No matter what your wellness goals are — weight loss, weight management or weight gain — nutrition is important. In fact, it’s 80 percent of the wellness puzzle while exercise accounts for about 20 percent. Now, we aren’t saying that you shouldn’t exercise, but when it comes to reaching your goals, the foods you put into your body should be your primary focus.
The best way to lose weight is by focussing on high-protein, low-carb foods. This gives your body the energy it needs and forces you to be more mindful of the high-calorie ingredients you’re adding to your diet, e.g. oatmeal, multigrain bread, bananas, sweet potatoes, rice, legumes. Sure most of those ingredients are healthy, but like most things, they should be enjoyed in moderation.
Don’t worry, we aren’t saying, “No more bananas and sweet potatoes!” We also aren’t telling you that you should go keto or ultra low-carb. It’s all about being more mindful of the macronutrient balance in your meals and any unnecessary added ingredients (i.e. sugars, artificial flavors, sodium, etc.).
High-protein food list
To get the protein you need, there are a number of lean, low-carb proteins you should incorporate into your meals.
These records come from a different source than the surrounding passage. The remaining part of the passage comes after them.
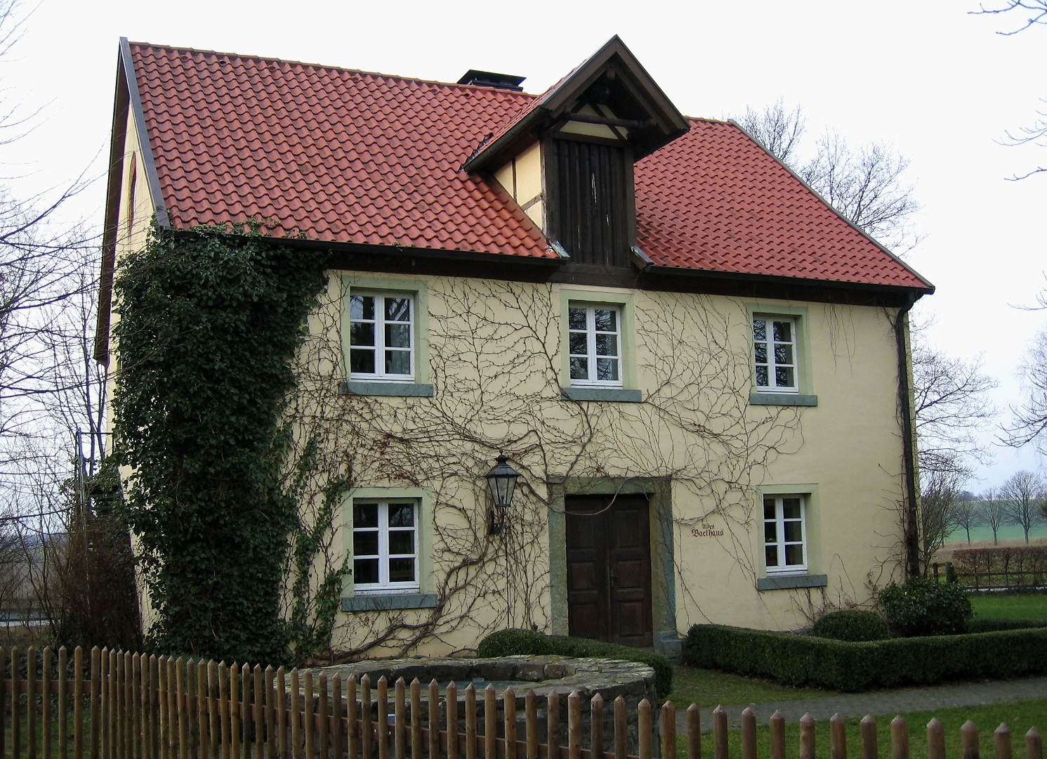 „Altes Backhaus“ im Ortsteil Delecke (Drüggelter Höfe) der Gemeinde Möhnesee.
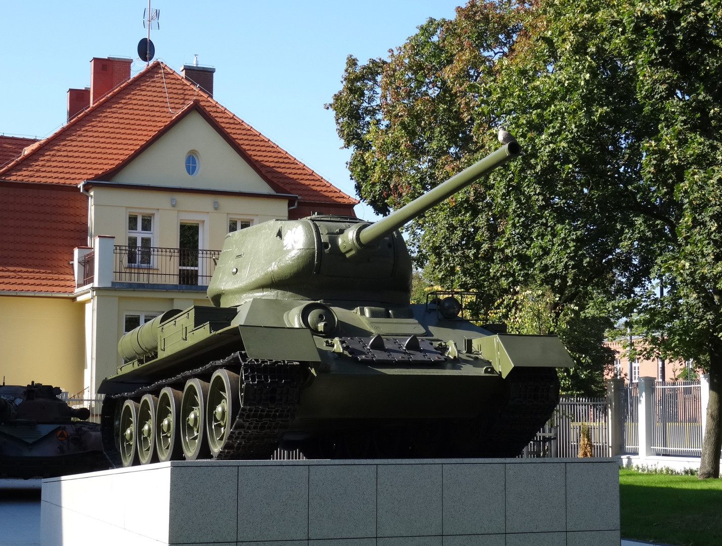 Muzeum Wojsk Lądowych w Bydgoszczy - ekspozycja zewnętrzna
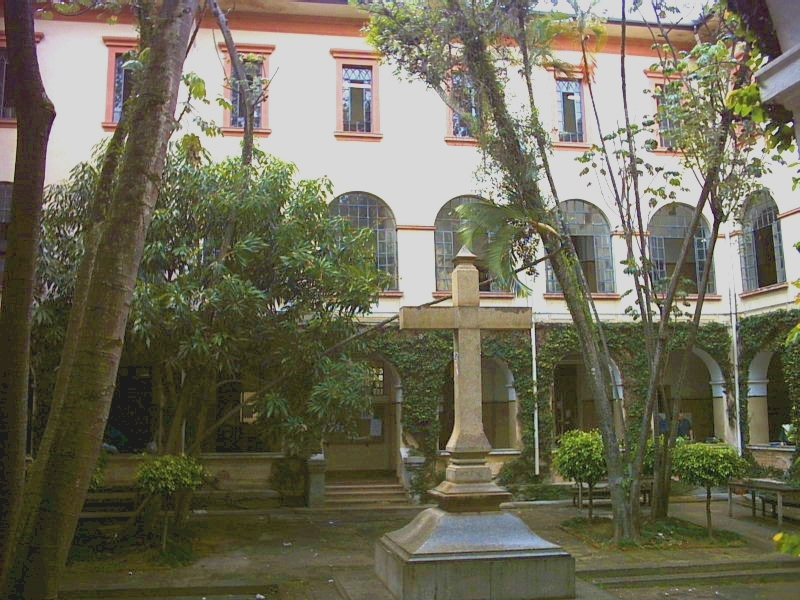 O Pátio da Cruz, na PUC-SP. Fotografia tirada por Fábio Soldá Barbosa Araujo, em 14 de novembro de 2006.
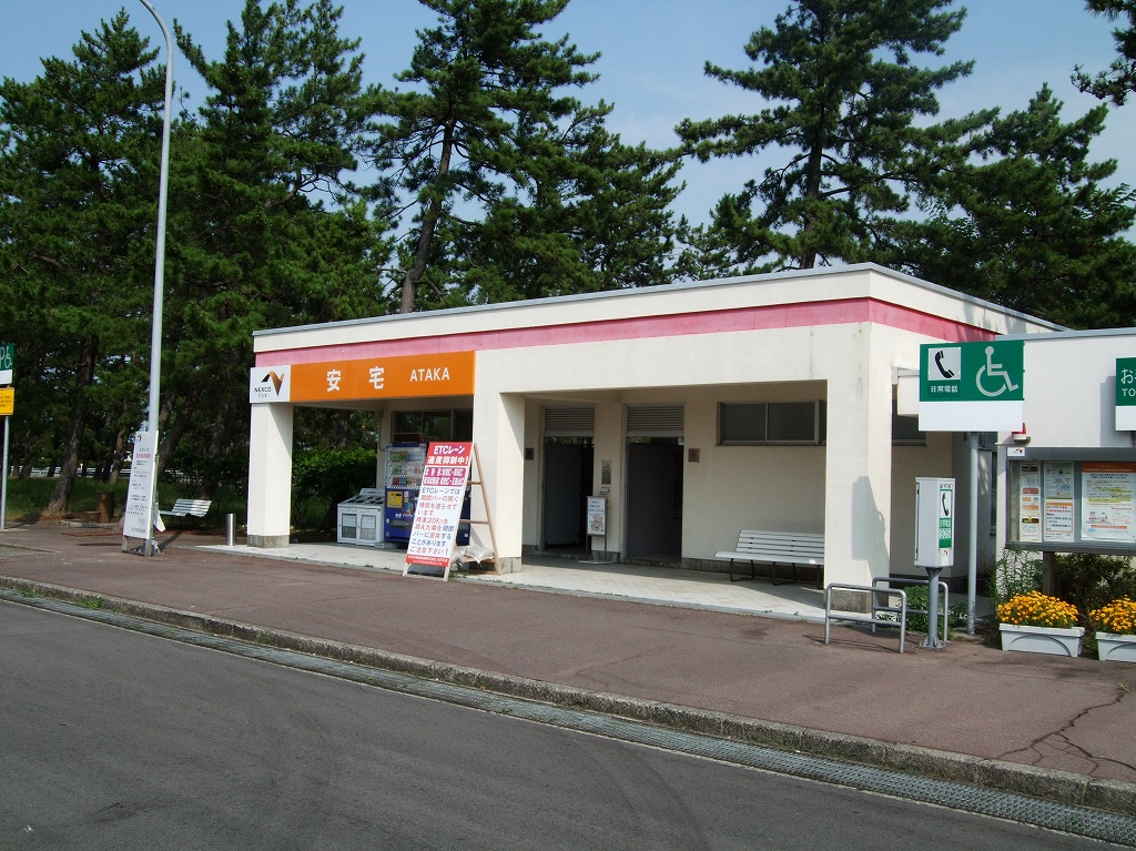 北陸自動車道 安宅パーキングエリア（下り線・新潟方面）
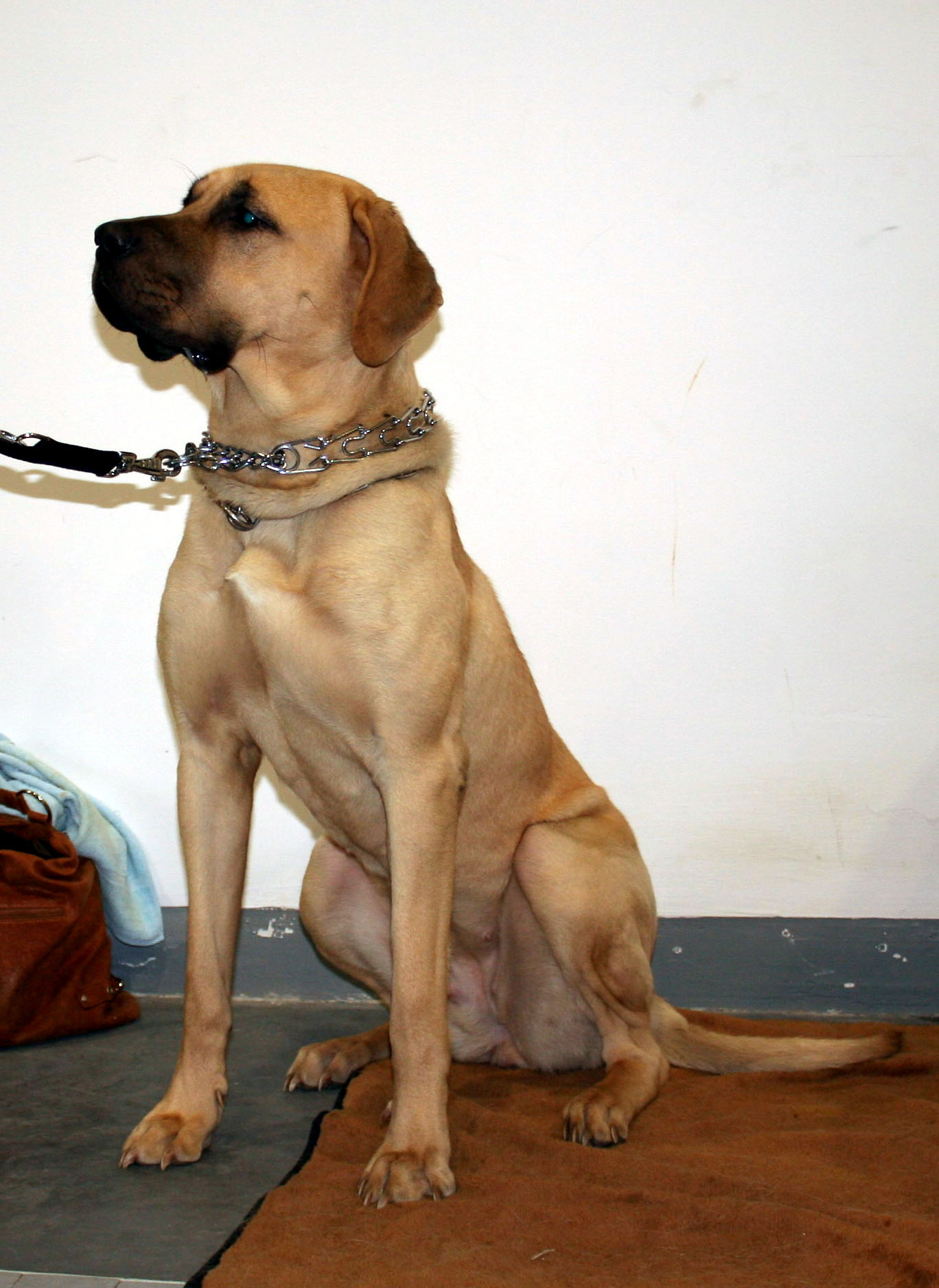 Tosa_inu na Światowej Wystawie Psów Rasowych w Poznaniu
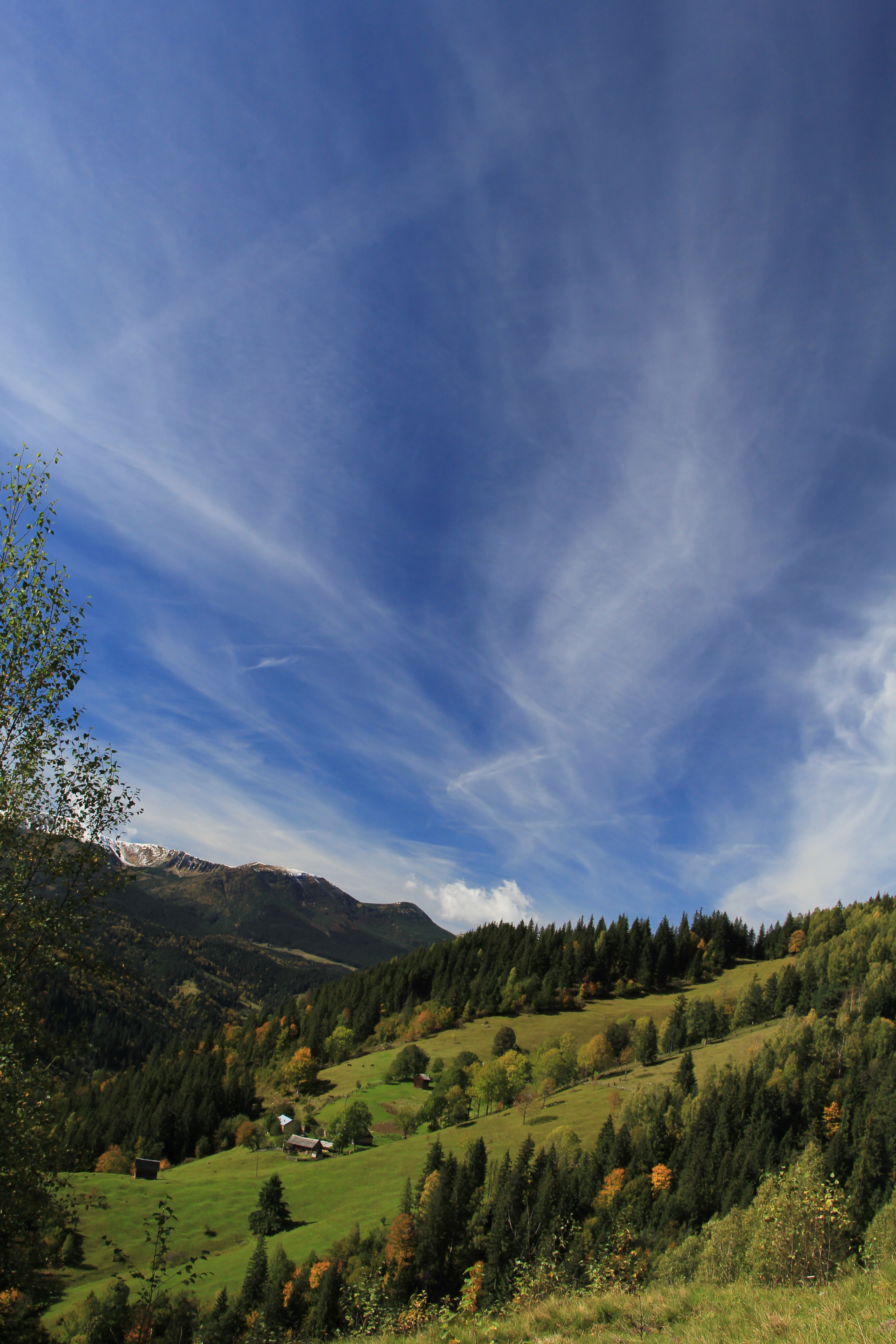 Карпатський, Яремчанська міська рада, Верховинський район, Надвірнянський район

The most obvious high-protein foods include:
Nuts and seeds
Protein foods list for weight loss
The list of great high-protein, low-carb food sources goes on. Let’s break it down by common 8fit meal plans — standard, vegetarian and vegan (also suitable for plant-based foodies). First up, the standard, omnivore diet.
These sources of protein are great to incorporate into your diet if you want to lose weight, but also work for weight management and weight or muscle gain:
Beef: A 4-ounce strip steak has about 25 g of protein. Opt for organic, grass-fed beef it’s accessible to you because it’s naturally leaner and free of hormones.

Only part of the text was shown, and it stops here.